The large packet of papers between these sheets consists of abstracts of land transactions for the lots mentioned on the receipt. These abstracts appear to be the source of the information that Jean used to reconstruct the history of the sales of the land purchased by John Schafer, lots 9 and 10, the focus of the dispute between Emma (Schafer) La Forêt and her three Curdt siblings. So Jean didn't go to the county recorder or assessor and research all this himself; he ordered copies and let the county office do the research for him. Then he pulled out the information relevant to his search and apparently retyped all of it. There are more than 20 pages in the packet, so I will be posting only a few each week.

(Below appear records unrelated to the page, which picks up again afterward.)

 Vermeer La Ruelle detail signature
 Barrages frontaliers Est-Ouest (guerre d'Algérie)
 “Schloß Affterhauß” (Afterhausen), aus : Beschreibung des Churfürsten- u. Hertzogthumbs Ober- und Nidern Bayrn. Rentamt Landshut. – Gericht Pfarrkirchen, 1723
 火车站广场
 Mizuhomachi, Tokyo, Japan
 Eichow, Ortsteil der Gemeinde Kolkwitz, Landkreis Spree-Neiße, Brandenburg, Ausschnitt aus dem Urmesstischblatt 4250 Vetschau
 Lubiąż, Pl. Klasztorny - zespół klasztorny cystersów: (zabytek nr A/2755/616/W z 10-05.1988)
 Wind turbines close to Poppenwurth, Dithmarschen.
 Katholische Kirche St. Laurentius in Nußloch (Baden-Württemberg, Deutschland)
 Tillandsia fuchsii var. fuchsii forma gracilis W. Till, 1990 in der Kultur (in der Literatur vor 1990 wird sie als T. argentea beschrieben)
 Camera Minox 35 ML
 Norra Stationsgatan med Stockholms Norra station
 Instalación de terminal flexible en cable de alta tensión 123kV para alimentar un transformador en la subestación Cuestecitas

I find it interesting that Jean's last name was misspelled "LaForest" on the receipt. As a French language major, I learned that a word containing a vowel with a circonflexe (circumflex in English) over it often appears in English with an "s" after the vowel. So, for example, the word "forêt" translates as "forest." I doubt that the clerk in Missouri in 1920 knew this, and yet Jean's last name became Forest. Just how did that happen?